When the investigation began, Hammond hired a lawyer and stopped talking.

At first Colyandro said he created the mail piece with the logo of his group, Texans for a Republican Majority. But ad proofs showed the postcard was first created for TAB. That prompted prosecutors to question Colyandro in front of the grand jury about the direct-mail program.

Then prosecutors expanded their investigation to determine whether Texans for a Republican Majority illegally spent as much as $600,000 in corporate donations on political activity. In a deposition in December, Colyandro said he contacted the law enforcement group about helping distribute the postcards created by McDonald for the business association.

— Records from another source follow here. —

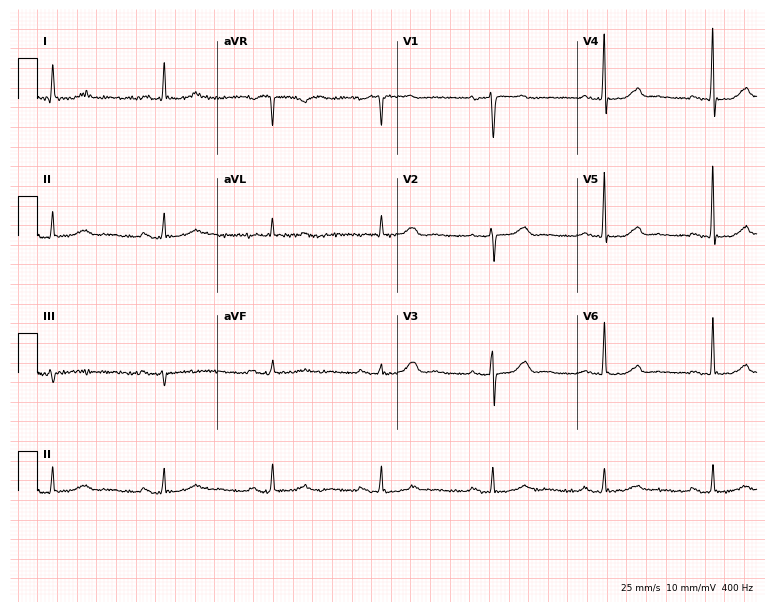
ECG (7.3-second recording at 400 Hz) — a female patient, 81 years old. Labelled as a normal ECG.
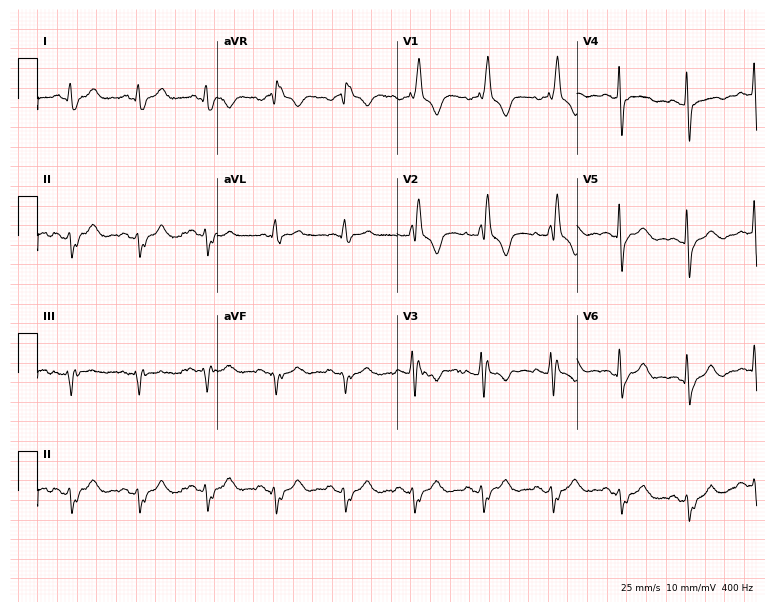
Standard 12-lead ECG recorded from a 65-year-old man (7.3-second recording at 400 Hz). None of these six findings is recorded: first-degree AV block, right bundle branch block, left bundle branch block, sinus bradycardia, atrial fibrillation, sinus tachycardia. Findings outside these six are not listed.
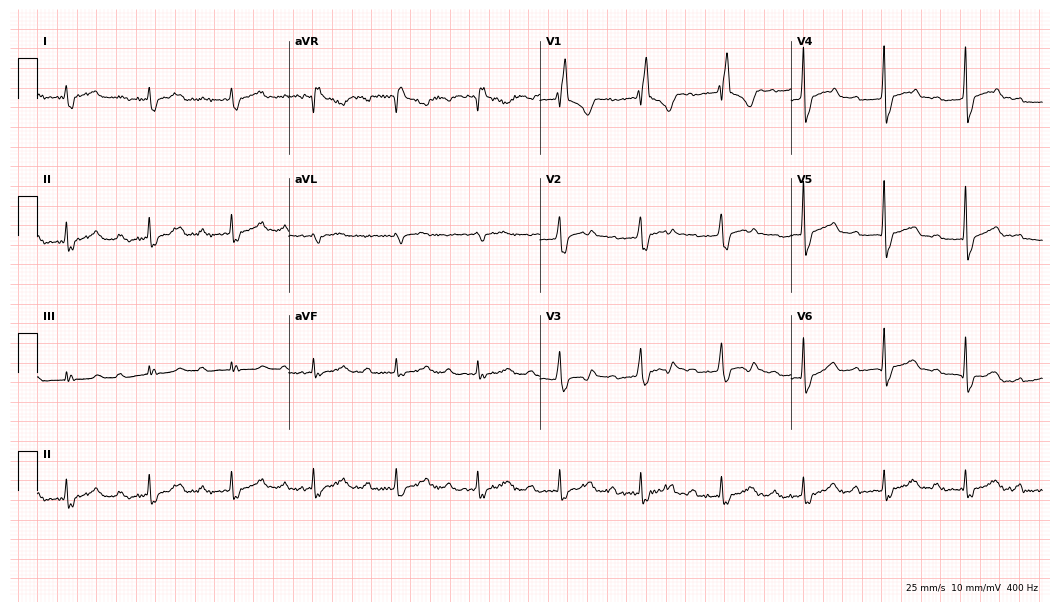
Standard 12-lead ECG recorded from a male patient, 42 years old (10.2-second recording at 400 Hz). The tracing shows first-degree AV block, right bundle branch block (RBBB).
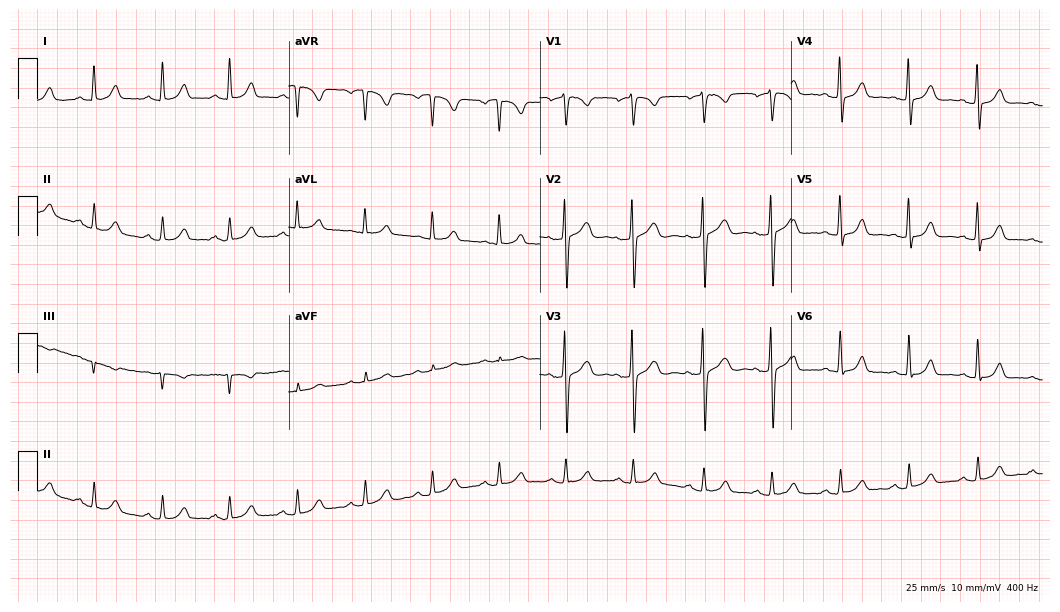
Standard 12-lead ECG recorded from a male patient, 39 years old. Read as a normal ECG.
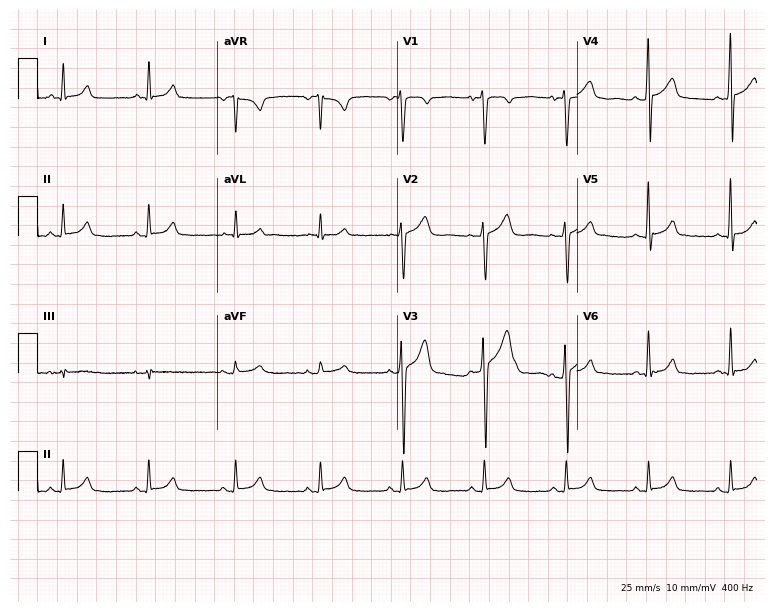
Electrocardiogram, a 39-year-old man. Overall reading on record: normal ECG.
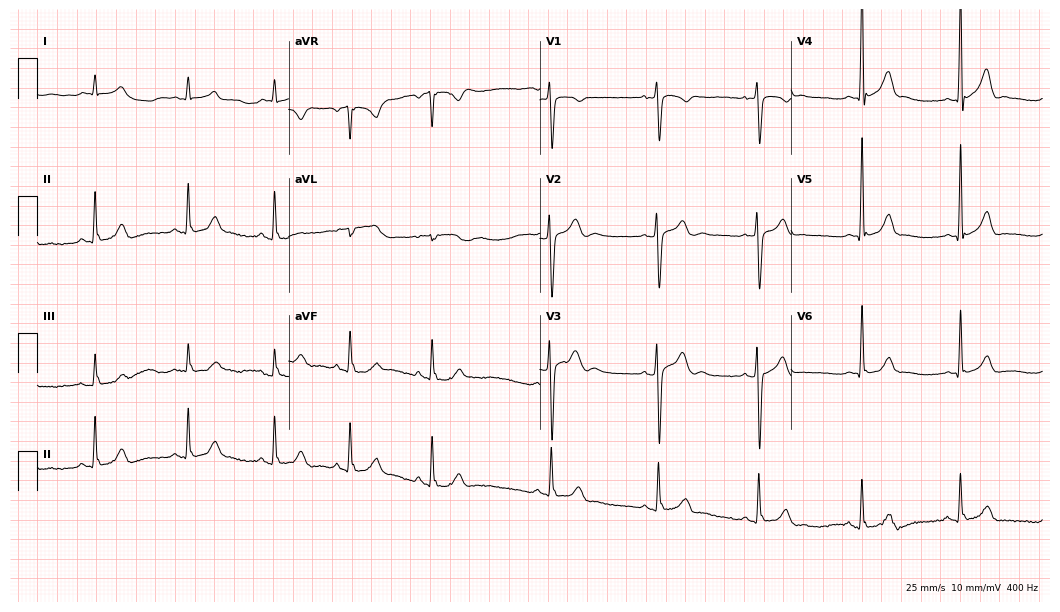
Resting 12-lead electrocardiogram (10.2-second recording at 400 Hz). Patient: a man, 18 years old. Read as a normal ECG.

The involvement of Texans for a Republican Majority with Hammond's advertising effort began much earlier than the November general election. In March 2002, Colyandro's group gave TAB $10,200 from its corporate donations to pay for mail pieces in two Republican primary races. The ads were TAB pieces touting the pro-business records of two Republican incumbents who had drawn primary opponents.

Toomey also was involved with Texans for a Republican Majority outside of the meetings at McDonald's offices. According to Colyandro's deposition, he and Toomey met often to discuss the campaign and politics in general. In one instance, Toomey asked Colyandro's group to help pay for detectives to investigate the backgrounds of Democratic candidates.

More money

Despite Hammond's success in raising corporate donations, there was an incessant need for money, particularly at the end of the legislative campaign.

Even Toomey solicited money.

Todd Olsen, an Austin consultant, said Toomey called him during the fall searching for names of more wealthy Republicans to assist the business association.

Hammond has refused to say how many corporations donated the $1.9 million.

The Republican sweep of the 2002 elections paid dividends to business lobbyists and their clients.

Lawmakers protected doctors from soaring insurance bills, created a fund to entice companies to move to Texas and rewrote homeowners insurance rules that consumer groups complained were too friendly to the industry.

Despite a $10 billion shortfall, lawmakers balanced the budget without raising taxes and gave up on expanding the state's primary business tax, the franchise levy, which many corporations, including the Austin American-Statesman's parent company, have legally avoided paying for years.

The pro-business tilt of the Legislature prompted Democrats and consumer groups to nickname the gallery section where business lobbyists sat "the owner's box."

The biggest victory, however, was House Bill 4, which curbed the ability of workers and consumers to sue Texas businesses. Hammond summed up its impact: "Virtually everything that's been on the list for a long, long time was passed and put into law."
In the current special session, when state officials are searching for revenue to allow them to reduce property taxes, the clout of the business lobby is being tested again as lawmakers debate whether the new tax load falls more on consumers or business.